Los dedos que lo acariciaban, y que al principio parecían haberle abierto un mundo de intimidad, afecto y confianza, se convirtieron rápidamente en subhumanos, «como si me rozase un mono o un perro». La impresión cobró tal violencia que al fin saltó de la cama y desapareció por donde había entrado dejando su camisa y sus pantalones. En aquella apresurada huida, cayó pesadamente sobre un cantero y renqueó hasta su casa con un tobillo torcido.

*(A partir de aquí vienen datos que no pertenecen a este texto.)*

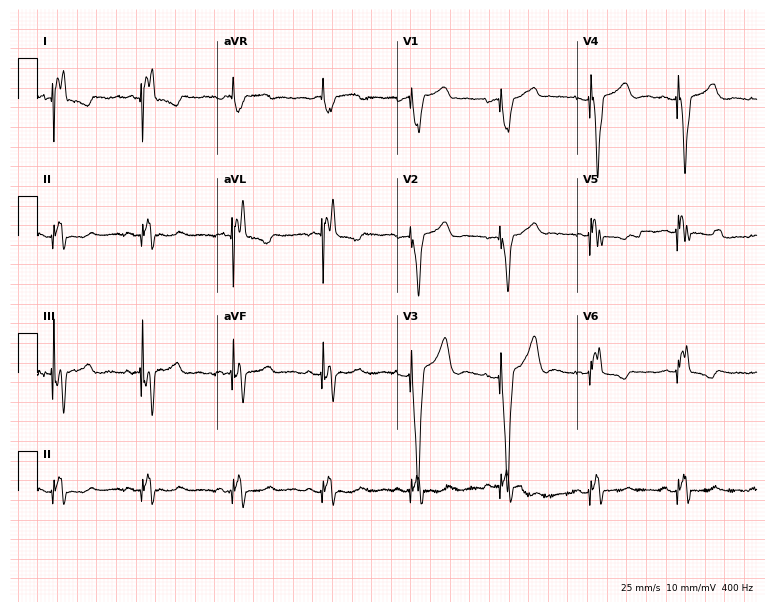
ECG (7.3-second recording at 400 Hz) — a female patient, 81 years old. Screened for six findings — first-degree AV block, right bundle branch block, left bundle branch block, sinus bradycardia, atrial fibrillation, sinus tachycardia — none is recorded. Only these six findings were labelled.
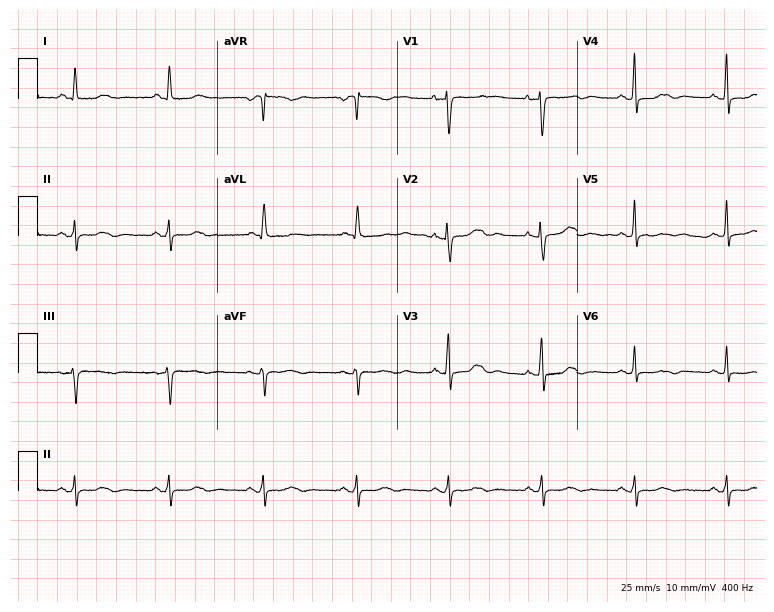
Standard 12-lead ECG recorded from a female patient, 56 years old (7.3-second recording at 400 Hz). None of these six findings is recorded: first-degree AV block, right bundle branch block, left bundle branch block, sinus bradycardia, atrial fibrillation, sinus tachycardia.
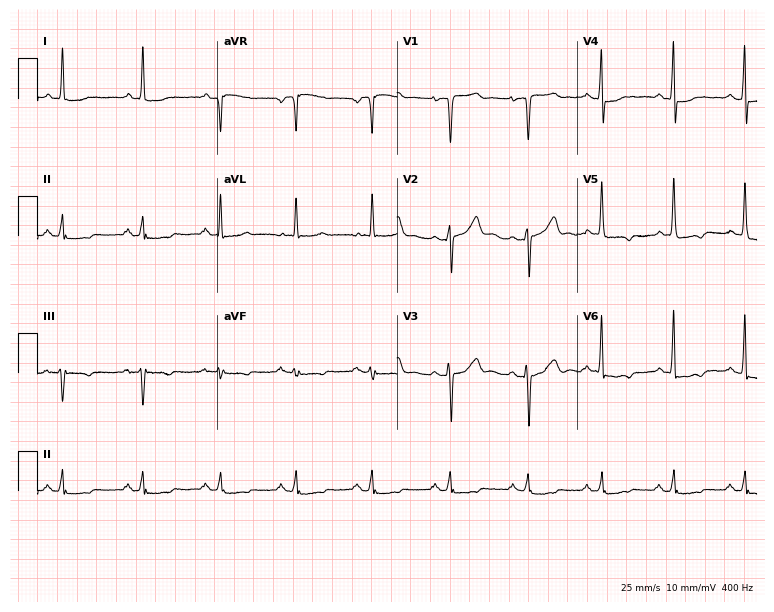
Electrocardiogram (7.3-second recording at 400 Hz), a female, 65 years old. Of the six screened findings (first-degree AV block, right bundle branch block, left bundle branch block, sinus bradycardia, atrial fibrillation, sinus tachycardia), none is recorded.

Durante algunas semanas, Juan se debatió penosamente entre la atracción y la repulsión, pero nunca más volvió a trepar a la ventana de Europa. La muchacha, por su parte, estaba visiblemente avergonzada de sí misma. Desde entonces evitó a su amigo, y cuando lo encontraba en público interpretaba el papel de un adulto remoto, aunque cortés. Pronto comprendió que Juan no era el mismo, que su pasión se había enfriado para dar lugar a una actitud protectora, amable y desconcertante. Cuando Juan me contó sus relaciones con Europa, dijo, si no recuerdo mal, algo parecido a esto:

—Aquella noche me sentí trastornado por primera vez. Perdí mi habitual seguridad. De pronto me vi arrastrado en una y otra dirección por corrientes que no podía vadear, ni comprender. Había hecho trigo que en el fondo me parecía inevitable. Pero que de algún modo encerraba un error. Una y otra vez, durante la semana siguiente, me propuse hacerle el amor a Europa, pero no podía. Antes de encontrarme con ella recordaba aquella noche, y su vital respuesta y su belleza; pero cuando la veía, bueno, me sentía como Titania cuando despertó y vio que Botton era un asno. La querida Europa me parecía una hermosa burrita. De raza, sí, pero ridícula y lamentable, pues carecía de alma. No sentía ningún resentimiento, sino afecto y deseo de protección. En una ocasión, por el solo placer de experimentar, me mostré cariñoso, y ella, pobrecita, se alegró como un perrito. Pero no podía ser. Algo feroz despertó en mí y me detuvo, llenándome del alarmante deseo de clavarle el cuchillo en los pechos y aplastarle la cara. Luego comencé a ver todo el asunto cómo desde una gran altura, y sentí una especie de pasión, una mezcla de afecto y desprecio, en la que había también algo de reproche.

En este punto, lo recuerdo, se hizo un gran silencio. Por fin Juan me contó algo que es mejor no repetir. En realidad escribí una cuidadosa narración de este turbador incidente, y confieso que en ese momento estaba yo tan profundamente absorto por el encanto de su personalidad que no pude condenar su conducta. Reconocí, por supuesto, que se oponía flagrantemente a todas las convenciones. Pero sentía ya un afecto tan profundo por las dos personas implicadas, que de buena gana vi la situación como Juan quería que la viese. Años después, cuando mostré inocentemente mi manuscrito a otras personas, me hicieron notar que su publicación indignaría a muchos lectores sensibles, e incurriría lisa y llanamente en pornografía.

Soy un miembro respetable de la clase media inglesa, y deseo seguir siéndolo; sólo diré entonces que los motivos confesados por Juan fueron dos. En primer término, necesitaba tranquilidad después de aquel desastroso incidente, y, por lo tanto, buscó un contacto delicado e íntimo con un ser cuya sensibilidad y discernimiento no eran totalmente distintos de los suyos, un ser a quien amaba, y que lo amaba de un modo profundo, dispuesto a cualquier extremo por su bien. En segundo término, necesitaba afirmar su independencia moral del Homo Sapiens, liberarse de toda aquiescencia inconsciente a las convenciones de la especie que lo había cobijado. Debía, por lo tanto, romper el más preciado tabú de esa especie.